From banker to pastry chef. Or from marketing tycoon to market trader. From designer to inventor. From furniture maker to teacher. I now ask you a question of conscience: do you also sometimes long for a different profession? 

The marketing tycoon who became a market trader, he's a friend of mine. And the designer who became an inventor too. The state secretary who became a bus driver, we all know him. Fred Teeven, after all. The banker who retrained as a pastry chef, I invented him. I liked the alliteration. But he will undoubtedly exist. Or she, of course. I don't engage in word politics.

Back to the topic: there are a lot of people who secretly long for another profession. But there are not many who dare to make the complete switch.

You do?

Typically, men and women with such a desire find the risk of change too great. And that is understandable. However, it is not a good idea to bury such a secret desire – the healthy urge to do something completely different – under a thick layer of earth.

If you ask me, at least. And you don't ask me, but you read this story. And that's pretty much the same. If I may say something sensible about it, it's the following:

Two different areas of expertise are better than one.

The banker who dreams of a job as a pastry chef can – in my opinion – simply remain a banker. Perhaps he or she can go to the MBO for a half day a week to learn the trade of pastry chef.

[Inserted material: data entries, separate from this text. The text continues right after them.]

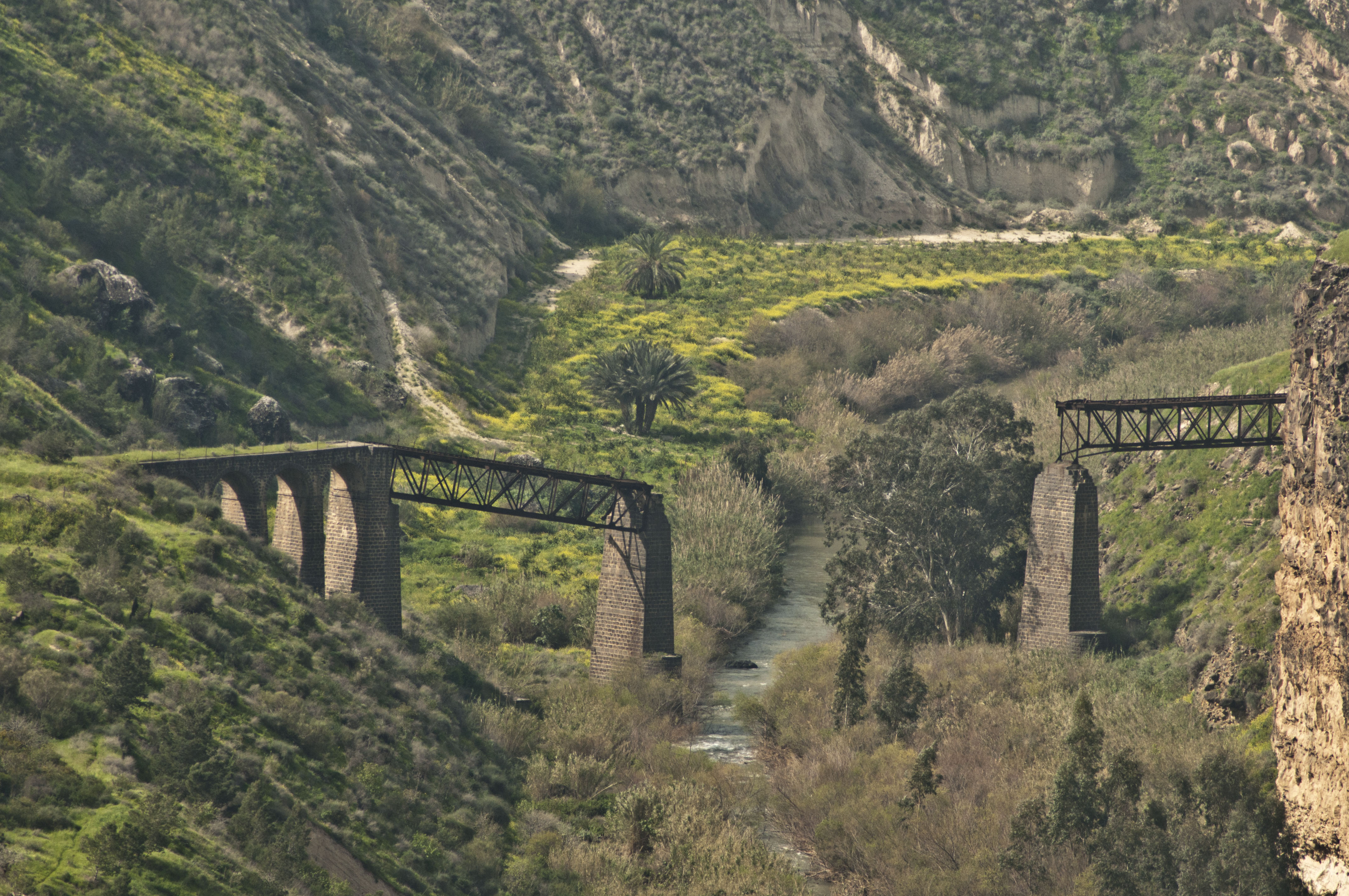 רכבת העמק - מעבירי מים והסוללה - צומת העמקים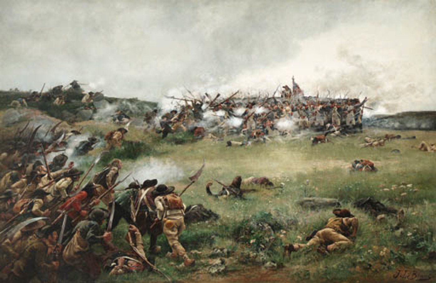 "Le Bataillon Carré, Affaire de Fougères 1793 " Painting hanging at present in the Lee Library at Brigham Young University. Provo, Utah.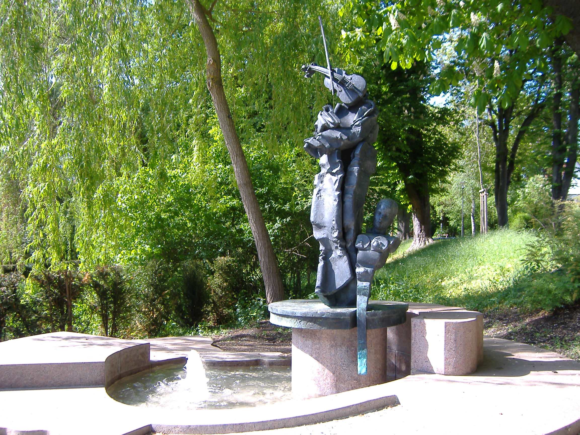 Werner Egk Brunnen in Donauwörth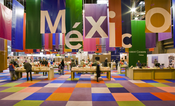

I know a professor who did it that way. A half day of pastry baking at the MBO in exchange for a half day of teaching. Not to go full-time pastry baking, but to be able to do it. That is something different than a total switch, but it is satisfying. Making something with your hands instead of coming up with solutions for complex problems.

My point is this: your current career – your profession, your expertise – doesn’t have to get in the way of your secret desire for a new profession.

Accountancy and goldsmithing. Lawyer and cartoonist. Dentist and teacher. Why not?

I am even a great advocate of it. You strengthen your familiar didactic talents by adding your other talent to them. The professor I know, who weighs. The accountant, who forges. The lawyer enlarges the unique characteristics of man to the limits of the absurd. The dentist improves.

Do you have a secret desire for another profession? Invest in yourself. Please give that desire space. And find a way to combine it.